By J. Vaidya, et al.

**Read or Download Privacy Preserving Data Mining PDF**

**Best mining books**

**Additional resources for Privacy Preserving Data Mining**

This method faces an obvious problem if sites collude. Sites P/_i and P/_l-i can compare the values they send/receive to determine the exact value for xi. T h e method can be extended to work for an honest majority. Each site divides xi into shares. The sum for each share is computed individually. However, the p a t h used is permuted for each share, such t h a t no site has the same neighbor twice. To compute x/, the neighbors of P/ from each iteration would have to collude. Varying the number of shares varies the number of dishonest (colluding) parties required to violate security.
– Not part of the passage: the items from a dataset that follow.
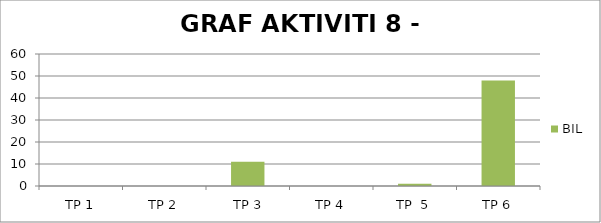
| Category | BIL |
|---|---|
| TP 1 | 0 |
| TP 2 | 0 |
|  TP 3 | 11 |
| TP 4 | 0 |
| TP  5 | 1 |
| TP 6 | 48 |
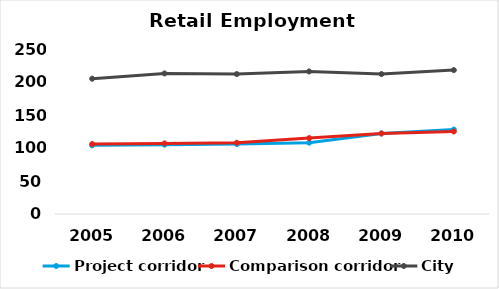
| Category | Project corridor | Comparison corridor | City |
|---|---|---|---|
| 2005.0 | 104 | 106 | 205 |
| 2006.0 | 105 | 107 | 213 |
| 2007.0 | 106 | 108 | 212 |
| 2008.0 | 108 | 115 | 216 |
| 2009.0 | 122 | 122 | 212 |
| 2010.0 | 128 | 125 | 218 |
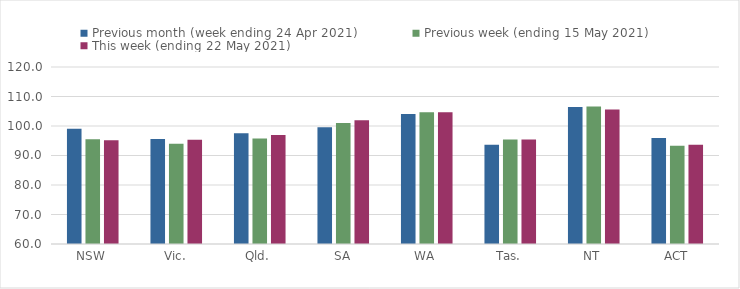
| Category | Previous month (week ending 24 Apr 2021) | Previous week (ending 15 May 2021) | This week (ending 22 May 2021) |
|---|---|---|---|
| NSW | 99.08 | 95.55 | 95.13 |
| Vic. | 95.61 | 93.99 | 95.33 |
| Qld. | 97.55 | 95.74 | 96.94 |
| SA | 99.58 | 101.05 | 101.94 |
| WA | 104.03 | 104.7 | 104.63 |
| Tas. | 93.66 | 95.39 | 95.41 |
| NT | 106.45 | 106.65 | 105.6 |
| ACT | 95.9 | 93.29 | 93.64 |
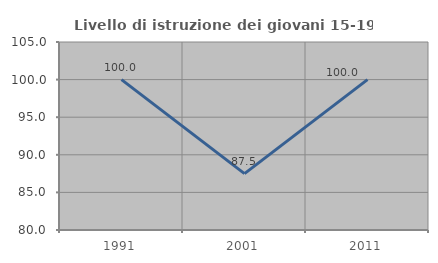
| Category | Livello di istruzione dei giovani 15-19 anni |
|---|---|
| 1991.0 | 100 |
| 2001.0 | 87.5 |
| 2011.0 | 100 |
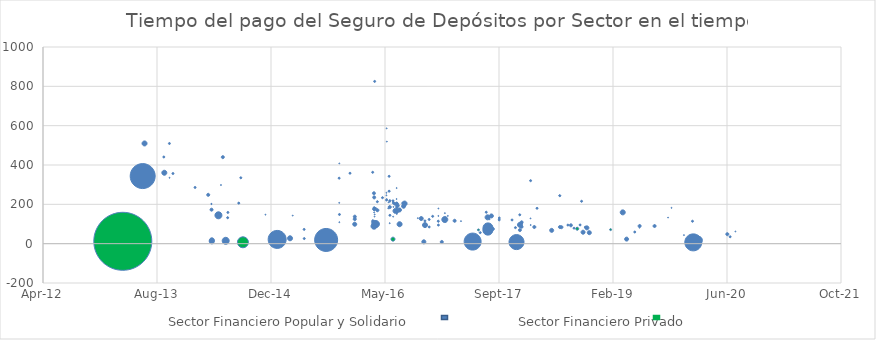
| Category | Costo contingente |
|---|---|
| 42453.0 | 827 |
| 42506.0 | 588 |
| 42507.0 | 520 |
| 41445.0 | 510 |
| 41553.0 | 511 |
| 41787.0 | 442 |
| 41528.0 | 443 |
| 42298.0 | 410 |
| 42445.0 | 364 |
| 41437.0 | 344 |
| 41568.0 | 359 |
| 42345.0 | 360 |
| 42516.0 | 345 |
| 42298.0 | 334 |
| 41530.0 | 363 |
| 41866.0 | 337 |
| 41555.0 | 335 |
| 43138.0 | 321 |
| 41779.0 | 300 |
| 41666.0 | 287 |
| 42551.0 | 283 |
| 42516.0 | 269 |
| 42520.0 | 267 |
| 42450.0 | 258 |
| 42506.0 | 259 |
| 43265.0 | 246 |
| 43265.0 | 246 |
| 42506.0 | 246 |
| 42451.0 | 237 |
| 41724.0 | 249 |
| 42488.0 | 235 |
| 42507.0 | 227 |
| 42550.0 | 228 |
| 42520.0 | 220 |
| 43361.0 | 217 |
| 42506.0 | 223 |
| 42465.0 | 215 |
| 42535.0 | 215 |
| 42535.0 | 218 |
| 42535.0 | 209 |
| 42520.0 | 214 |
| 42514.0 | 212 |
| 42550.0 | 205 |
| 42542.0 | 204 |
| 42550.0 | 206 |
| 42298.0 | 209 |
| 42550.0 | 199 |
| 42550.0 | 205 |
| 42576.0 | 209 |
| 42585.0 | 205 |
| 41738.0 | 203 |
| 42555.0 | 195 |
| 41738.0 | 202 |
| 42550.0 | 196 |
| 42542.0 | 202 |
| 42520.0 | 188 |
| 42535.0 | 189 |
| 43755.0 | 184 |
| 42451.0 | 185 |
| 42520.0 | 187 |
| 42733.0 | 180 |
| 42458.0 | 180 |
| 42514.0 | 180 |
| 43165.0 | 182 |
| 42550.0 | 191 |
| 42551.0 | 185 |
| 41857.0 | 208 |
| 41857.0 | 208 |
| 42551.0 | 185 |
| 42450.0 | 179 |
| 42465.0 | 172 |
| 42451.0 | 176 |
| 42453.0 | 174 |
| 42551.0 | 173 |
| 42551.0 | 164 |
| 42544.0 | 169 |
| 42563.0 | 172 |
| 41809.0 | 161 |
| 43542.0 | 160 |
| 42550.0 | 167 |
| 42762.0 | 156 |
| 41739.0 | 173 |
| 42453.0 | 151 |
| 42944.0 | 160 |
| 42298.0 | 151 |
| 42580.0 | 192 |
| 42094.0 | 144 |
| 42551.0 | 152 |
| 42451.0 | 161 |
| 42520.0 | 146 |
| 41768.0 | 146 |
| 42774.0 | 143 |
| 41975.0 | 148 |
| 43090.0 | 148 |
| 42535.0 | 138 |
| 42965.0 | 143 |
| 43741.0 | 133 |
| 42367.0 | 138 |
| 42733.0 | 142 |
| 42453.0 | 139 |
| 42949.0 | 135 |
| 42643.0 | 131 |
| 42957.0 | 126 |
| 43000.0 | 132 |
| 42709.0 | 139 |
| 42367.0 | 125 |
| 43138.0 | 129 |
| 42445.0 | 119 |
| 43847.0 | 116 |
| 42657.0 | 130 |
| 41809.0 | 133 |
| 41809.0 | 133 |
| 42692.0 | 125 |
| 43056.0 | 122 |
| 42832.0 | 116 |
| 43000.0 | 122 |
| 42762.0 | 123 |
| 42804.0 | 118 |
| 42733.0 | 115 |
| 42520.0 | 105 |
| 42445.0 | 114 |
| 42675.0 | 116 |
| 42733.0 | 114 |
| 43098.0 | 110 |
| 43097.0 | 106 |
| 42298.0 | 111 |
| 42445.0 | 107 |
| 42367.0 | 99 |
| 42563.0 | 100 |
| 42459.0 | 101 |
| 42453.0 | 106 |
| 43090.0 | 98 |
| 43138.0 | 96 |
| 43301.0 | 96 |
| 43314.0 | 95 |
| 42675.0 | 95 |
| 43355.0 | 96 |
| 43615.0 | 92 |
| 43682.0 | 90 |
| 42733.0 | 96 |
| 43615.0 | 82 |
| 43097.0 | 88 |
| 43377.0 | 86 |
| 42445.0 | 93 |
| 43153.0 | 87 |
| 42450.0 | 91 |
| 42692.0 | 87 |
| 43341.0 | 81 |
| 43070.0 | 84 |
| 42951.0 | 81 |
| 43328.0 | 80 |
| 43265.0 | 87 |
| 43272.0 | 86 |
| 43385.0 | 81 |
| 42144.0 | 74 |
| 43343.0 | 76 |
| 43489.0 | 72 |
| 42909.0 | 71 |
| 43229.0 | 70 |
| 42972.0 | 76 |
| 43090.0 | 71 |
| 42951.0 | 69 |
| 43594.0 | 61 |
| 44035.0 | 64 |
| 42916.0 | 58 |
| 43368.0 | 59 |
| 44000.0 | 50 |
| 43396.0 | 56 |
| 43810.0 | 45 |
| 44013.0 | 36 |
| 42144.0 | 28 |
| 42025.0 | 24 |
| 42083.0 | 28 |
| 43851.0 | 20 |
| 43558.0 | 25 |
| 42240.0 | 21 |
| 43873.0 | 19 |
| 41739.0 | 13 |
| 43851.0 | 16 |
| 41739.0 | 19 |
| 41800.0 | 16 |
| 42240.0 | 22 |
| 43076.0 | 9 |
| 42669.0 | 11 |
| 43851.0 | 8 |
| 42748.0 | 10 |
| 42884.0 | 11 |
| 42534.0 | 24 |
| 41350.0 | 12 |
| 41876.0 | 8 |

Probabihties are computed diflPerently for nominal and numeric attributes. Nominal Attributes: For a nominal attribute X with r possible attributes values x i , . . , X r , the probability P{X = Xk\cj) = — where n is the total number of training examples for which C = Cj, and rij is the number of those training examples that also have X = XkNumeric Attributes: In the simplest case, numeric attributes are assumed to have a "normal" or "Gaussian" probability distribution. 5) The mean /i and variance a^ are calculated for each class and each numeric attribute from the training set.

Since there are no drivers under age 16 (as determined from the reconstructed distribution), a driver whose age is given as 1 in the "privacy-preserving" dataset is known to be 16 years old - all privacy for this individual is lost. 1). Specifically, if a random variable Y has entropy H{Y), the privacy is 2^^^\ This has the nice property that for a uniform distribution, the privacy is equivalent to the width of the interval from which the random value is chosen. This gives a meaningful way to compare different noise distributions.